Task details.
Show each line from the records below in which the word "sample" occurs.

Dataset items
┌──
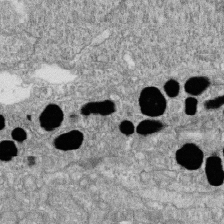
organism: Zebrafish
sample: Cilia; retinal pigment epithelium
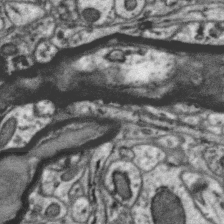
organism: Zebra finch
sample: Brain
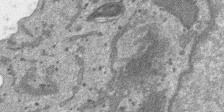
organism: Human
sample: Lung epithelial cells infected with SARS-CoV-2
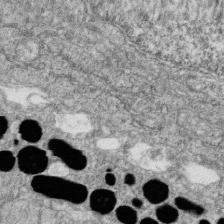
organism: Zebrafish
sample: Cilia; retinal pigment epithelium
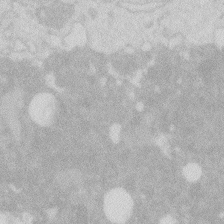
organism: Zebrafish
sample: Macrophage
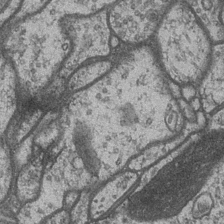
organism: Drosophila
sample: Optic medulla
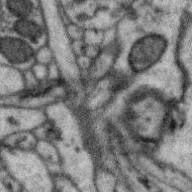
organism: Zebra finch
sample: Brain
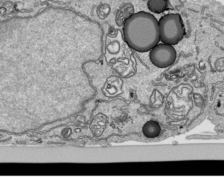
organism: Human
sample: Mitochondria in HCT116 cells
└──
Answer area.
sample: Cilia; retinal pigment epithelium
sample: Brain
sample: Lung epithelial cells infected with SARS-CoV-2
sample: Cilia; retinal pigment epithelium
sample: Macrophage
sample: Optic medulla
sample: Brain
sample: Mitochondria in HCT116 cells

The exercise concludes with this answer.